It has fallen slightly out of fashion these days, but readers who’ve been paying attention cultural trends these past few years might recall that not so long ago, the phrase “war on women” was in vogue. The basic idea was that dreadful right-wing fellas like me, and likely, people like you, dear reader, were pursuing a set of policies to drive women towards misery and unhappiness and second class citizenship, ranging from being sceptical of legal abortion, to, allegedly, condoning things like wolf whistling.
For all of our alleged villainy, though, those of us who are supposed veterans of this war on women did not once, ever, suggest condemning more women to the absolute misery of life as a long-distance lorry driver. That, though, is the new policy of the Government of Ireland:
Encouraging more women to become lorry drivers and building distribution hubs to reduce truck congestion in cities are among the targets in the Government’s first strategy plan for the road haulage industry.
The 10-year strategy has been developed to improve standards and efficiencies in the highly competitive industry, to move the sector to a greener future and to address lorry driver shortages arising from retirements in an ageing, mostly male workforce.
There are few less family friendly careers one could think of than long-haul lorry driving. You work alone. You spend, in many cases, days and weeks on end on the road. You spend your time, at least outside of Ireland, in Lorry parks that are built and designed around the assumption that almost all of the users of those facilities will be male. You are, in many ports, under threat of people trying to break into your lorry in an attempt to smuggle themselves, or their drugs, across borders. The sanitation facilities are bleak, to use a kind word.
It is one thing to say, as we would all, presumably, agree, that if a woman really wants to become a Lorry driver, then that is, of course, her right.
It is quite another to actively encourage people, especially women, into a job where they are likely to feel unsafe, and under threat.
This is, it strikes me, yet another one of those areas where Government Policy has devolved into a belief system, rather than any pragmatic effort to address problems. Speak to anybody in the road haulage industry, and “gender equality in Lorry Driving” will not be amongst their top 50 concerns.
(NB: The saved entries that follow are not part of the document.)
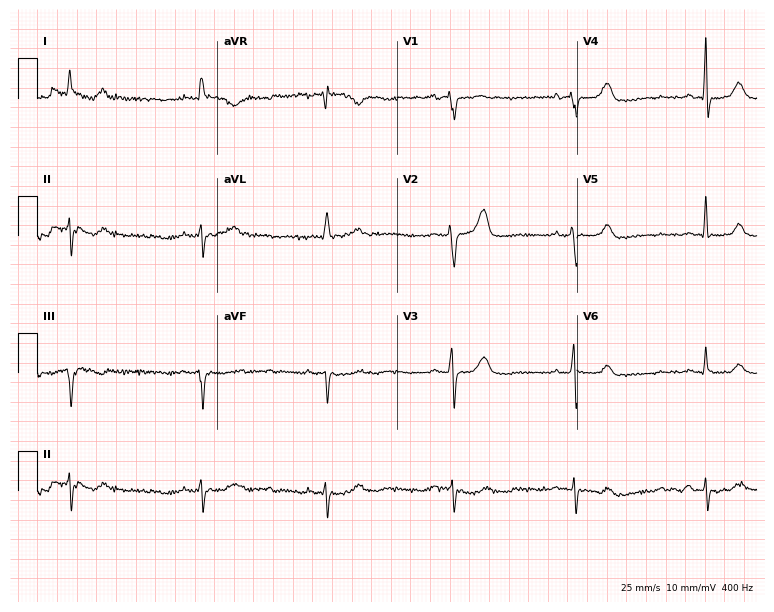
Standard 12-lead ECG recorded from a 77-year-old woman. The tracing shows sinus bradycardia (a sinus rate of 50 beats per minute or less).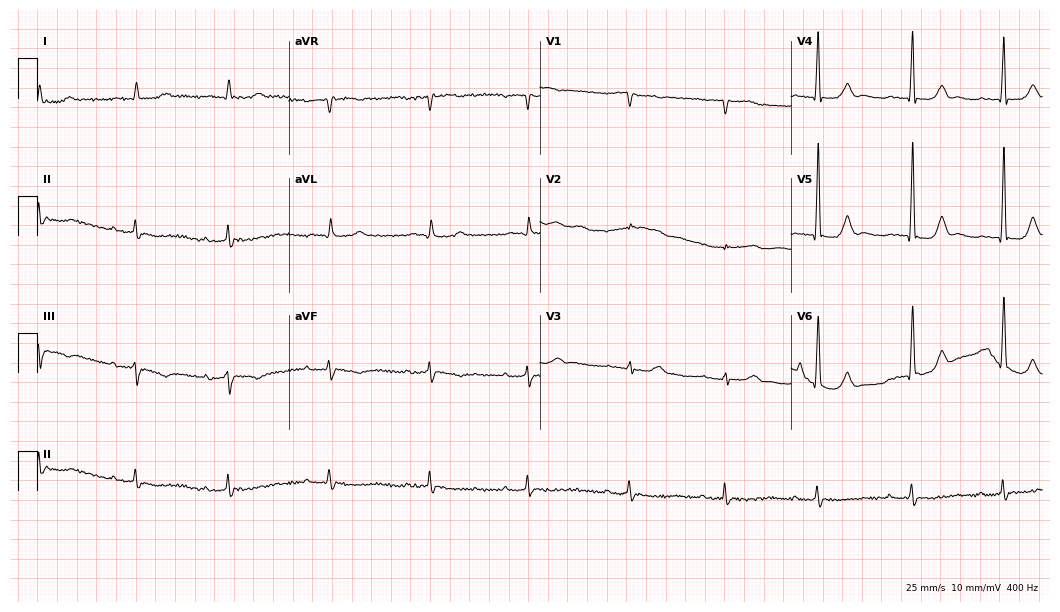
ECG — a male patient, 79 years old. Labelled as a normal ECG.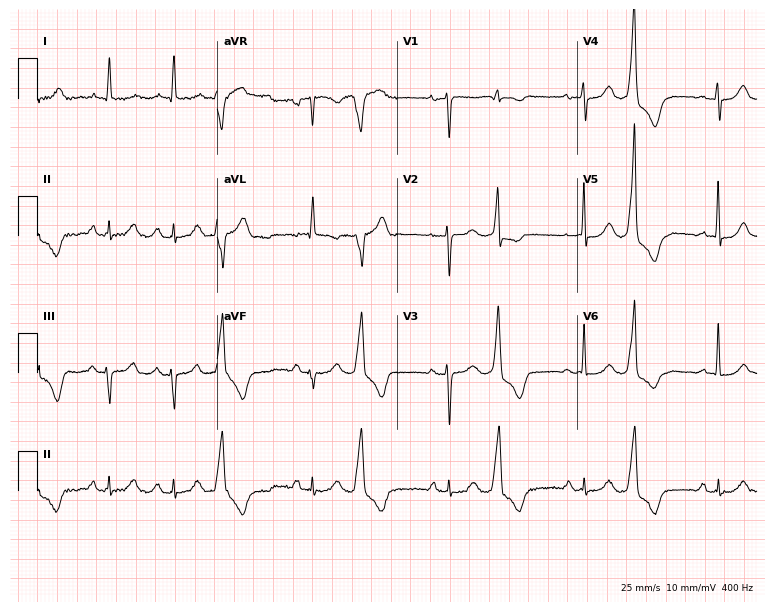
12-lead ECG from a 66-year-old female. No first-degree AV block, right bundle branch block (RBBB), left bundle branch block (LBBB), sinus bradycardia, atrial fibrillation (AF) or sinus tachycardia recorded for this tracing.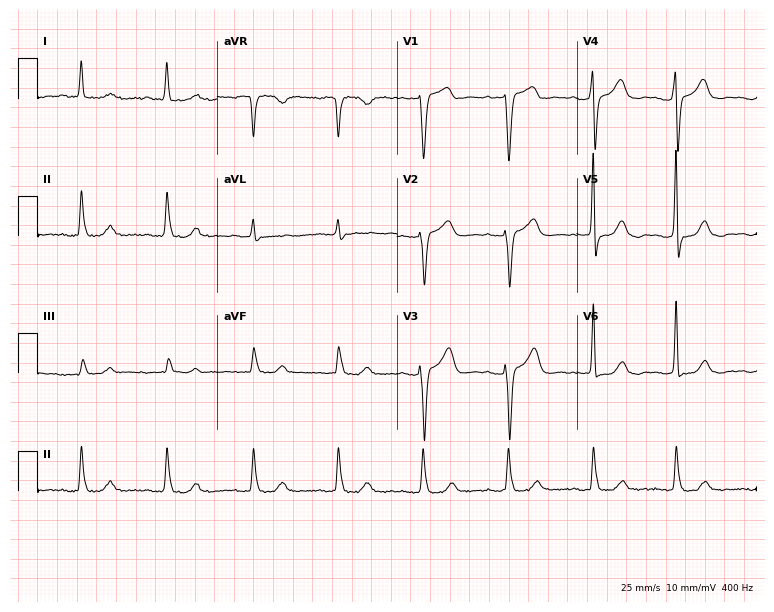
ECG (7.3-second recording at 400 Hz) — a 64-year-old woman. Screened for six findings — first-degree AV block, right bundle branch block, left bundle branch block, sinus bradycardia, atrial fibrillation, sinus tachycardia — none is recorded.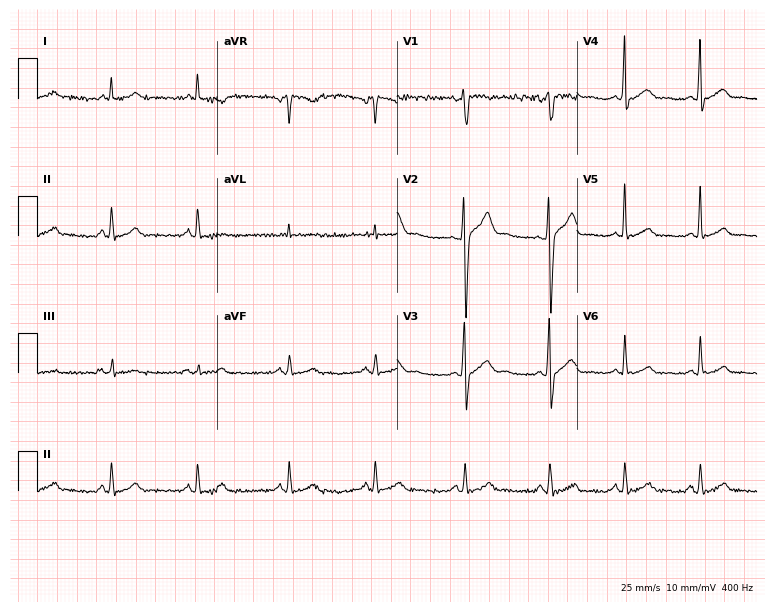
Electrocardiogram (7.3-second recording at 400 Hz), a male patient, 31 years old. Of the six screened findings (first-degree AV block, right bundle branch block, left bundle branch block, sinus bradycardia, atrial fibrillation, sinus tachycardia), none is recorded. Findings outside these six are not listed.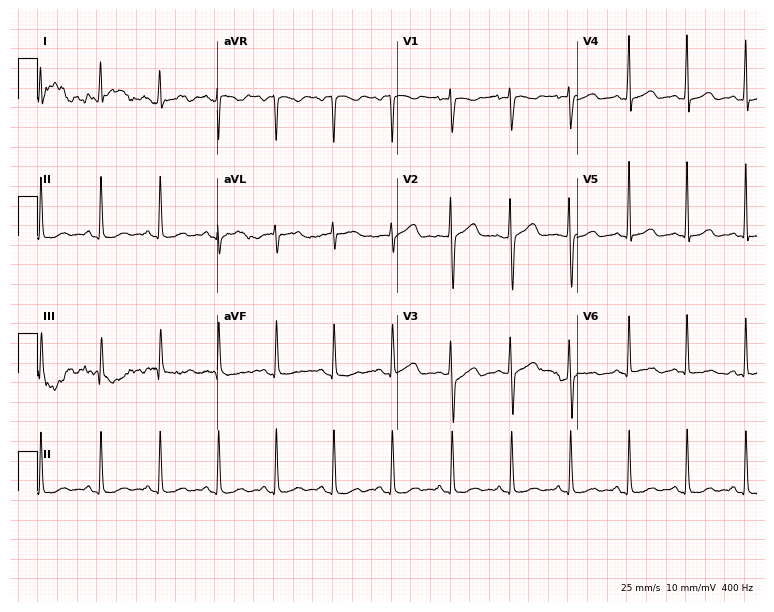
12-lead ECG from a 32-year-old woman. No first-degree AV block, right bundle branch block (RBBB), left bundle branch block (LBBB), sinus bradycardia, atrial fibrillation (AF) or sinus tachycardia recorded for this tracing. Findings outside these six are not listed.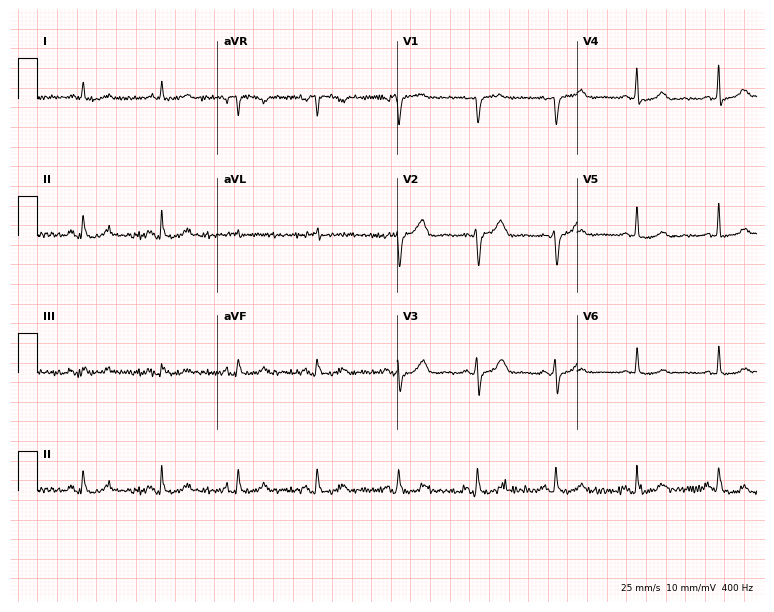
Standard 12-lead ECG recorded from a 54-year-old female. Read as a normal ECG.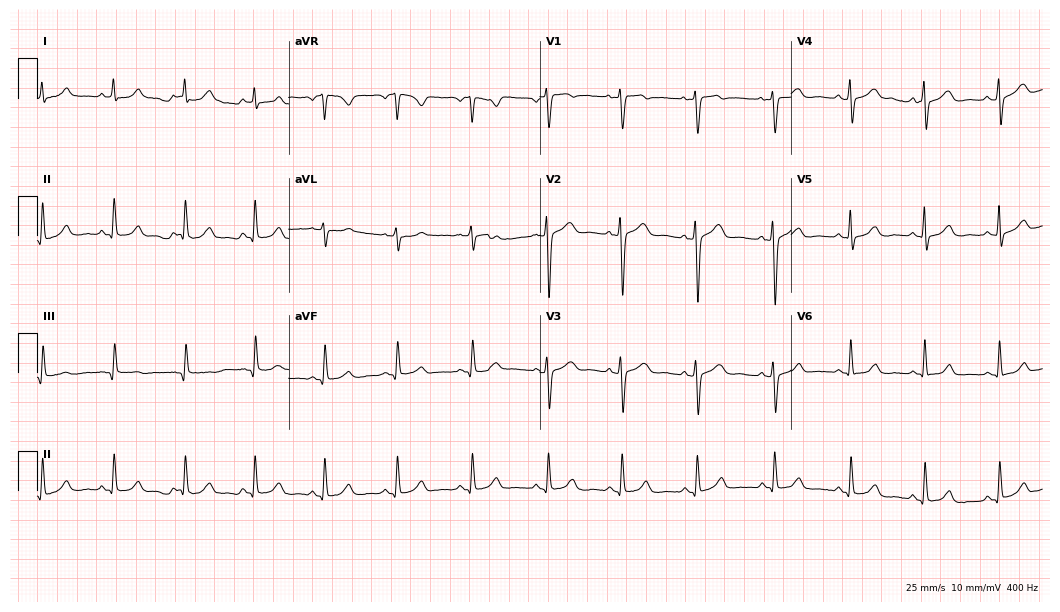
ECG — a 33-year-old female patient. Labelled as a normal ECG.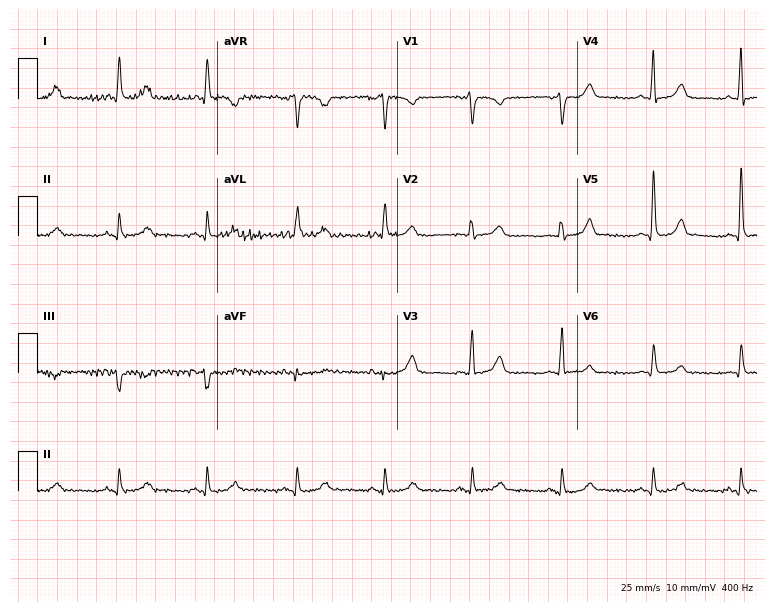
Standard 12-lead ECG recorded from a female, 72 years old. None of these six findings is recorded: first-degree AV block, right bundle branch block (RBBB), left bundle branch block (LBBB), sinus bradycardia, atrial fibrillation (AF), sinus tachycardia. Findings outside these six are not listed.

Yet, because Government must nod at the right NGOs in each area of policy, it has somehow become the literal top priority of our policymakers, where the industry is concerned.
Aside from the ideological element, it is also, it strikes me, a complete waste of time and energy: Are there likely to be long queues of women lining up for this job? No more, I would argue, than there are likely to be long queues of men lining up to work as nurses in care homes. One of the things about the gender equality agenda is that it entirely and completely ignores the temperamental and character differences between men and women, or the idea that men and women have different preferences. It is a simple statement of observed reality that women historically have tended to drift more towards the caring professions, like nursing and teaching, and that men have tended to drift more towards the jobs where strength and endurance is more required, like soldiering and logistics and policing.
To listen to modern thought on the matter, one might get the impression that this is all some sexist conspiracy – that we’ve been conditioned into it, over centuries, with women told from the cradle that they can’t be “strong” and men told that they can’t cry, or whatever. The notion that biological and hormonal and instinctive differences between men and women play a role in their respective choices is the closest thing one can get to modern heresy.
At some point, though, one might hope that common sense would break through. Lorry driving, especially long distance lorry driving, is quite simply a job that is likely to have more appeal to young single men than it is to almost any other demographic in society. And that is fine. There is no actual need for every job and every career to be gender balanced, or demographically representative. There is a need for everybody to have opportunities to do what they believe themselves good at, or suited to. And that’s it.